3

I would like to compute the maximum likelihood estimator of a general two-dimensional discrete probability $p_{ij}$ with $i=1,\ldots,N$ and $j=1,\ldots,N$ given a set of counts $c_{ij}$ and the marginal probabilities $\sum_j p_{ij} = p^{(x)}_i$ and $\sum_i p_{ij} = p^{(y)}_j$. The values $c_{ij}$, $p^{(x)}_i$ and $p^{(y)}_j$ are inputs.

I would like to know if there is a closed form solution to the above problem.

I have worked on the problem using Lagrange multipliers. The objective function is $$ F\left(\{p_{ij}\}, \{\lambda^{(x)}_i\}, \{\lambda^{(y)}_j\}\right) = \sum_{ij} c_{ij} \log p_{ij} - \sum_{i} \lambda^{(x)}_i \left(\sum_j p_{ij} - p^{(x)}_i\right) - \sum_{j} \lambda^{(y)}_j \left(\sum_i p_{ij} - p^{(y)}_j\right). $$ The $p_{ij}$ derivatives result in the equations $p_{ij} = \frac{c_{ij}}{\lambda^{(x)}_i+\lambda^{(y)}_j}$ for all $i,j$. Substituting these equations into the $\lambda$ derivative conditions gives $$ \sum_j \frac{c_{ij}}{\lambda^{(x)}_i+\lambda^{(y)}_j} = p^{(x)}_i \text{ for all $i$} $$ and $$ \sum_i \frac{c_{ij}}{\lambda^{(x)}_i+\lambda^{(y)}_j} = p^{(y)}_j \text{ for all $j$}. $$

I do not know how to solve the above equations except by numerical methods. I would like a closed form if possible.

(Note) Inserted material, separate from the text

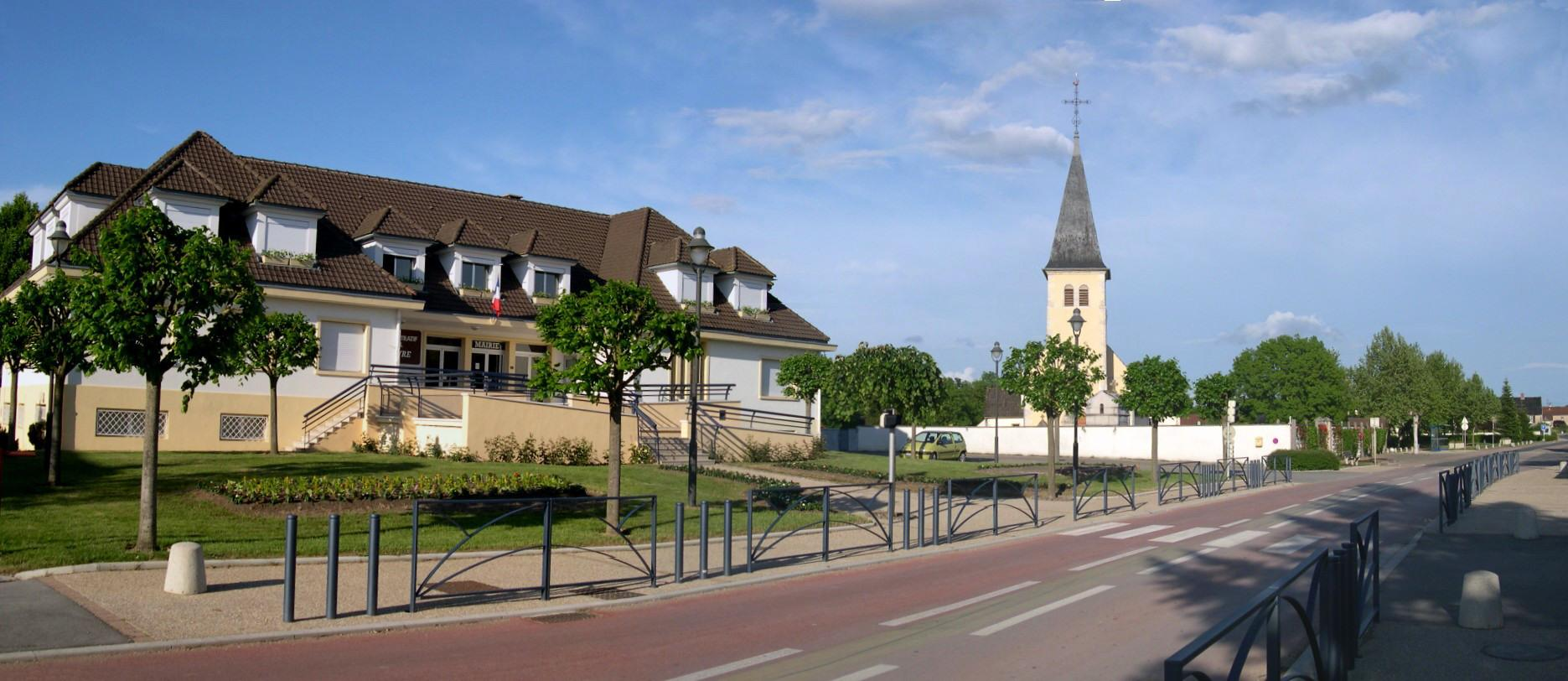 Mairie et église d'Abergement la ronce 39

  • Maximum likelihood estimation must involve a data set and a parametric family of probability distributions, right? What are those two in your problem? And what are $c_{i,j}$s? – Kumara Mar 04 '14 at 11:32
  • This is a general two-dimensional distribution over a finite set of possible outcomes. Let $X$ be a random variable over the set $\Omega = {1,\ldots,N} \times {1,\ldots,N}$. $c_{ij}$ is the number of occurrences of the tuple $(i,j)$ in the random sample of $X$ (this is the data set). The probability family is specified by the probability of each outcome, $\text{Prob}((i,j)) = p_{ij}$. The $p_{ij}$ are constrained by $\sum_i p_{ij} = p^{(x)}j$ for all $j$ and $\sum_j p{ij} = p^{(y)}_i$ for all $i$, where $p^{(x)}_j$ and $p^{(y)}_i$ are given information. – John Jumper Mar 07 '14 at 09:11
  • Ah, I see. Then the problem is same as a problem of minimization of $D(\hat{p}|p)$ over all $p$ satisfying the marginal constraints, because $\sum_{ij} c_{ij} \log p_{ij}=N^2 \sum_x \hat{p}(x) \log p(x)=N^2(-D(\hat{p}|p)+\sum_x \hat{p}(x)\log \hat{p}(x))$. – Kumara Mar 08 '14 at 07:39
  • I haven't seen minimization of KL divergence on the second component over a family determined by marginal constraints. This monograph http://books.google.co.in/books/about/Information_Theory_and_Statistics.html?id=eTXlN0LRiFgC&redir_esc=y by Imre Csiszar (Chapter 4) deals with only minimization of KL divergence on the first component over marginal constraints. I don't know whether this would be helpful to you at all. – Kumara Mar 08 '14 at 07:45
  • I appreciate the reference. Based on Ireland and Kullback (see the answer below), I ended up going with the minimum chi-square estimate with the marginal constraints, instead of maximum likelihood. This give me an optimization problem with a quadratic objective and linear constraints for the marginals and positivity constraints for the $p_{ij}$. This is solvable by standard quadratic programming solvers, which is quite helpful because the exact maximum likelihood equations tended to cause fits for non-linear root finding. – John Jumper Mar 09 '14 at 07:41

1 Answers1

4

I noticed that the problem is discussed extensively in Ireland and Kullback(!) 1968 (http://biomet.oxfordjournals.org/content/55/1/179.short), which also references earlier material. I derived the correct maximum likelihood conditions but according to Ireland, there is no known closed solution. They provide several iterative methods and discussions of other objective functions to solve this problem.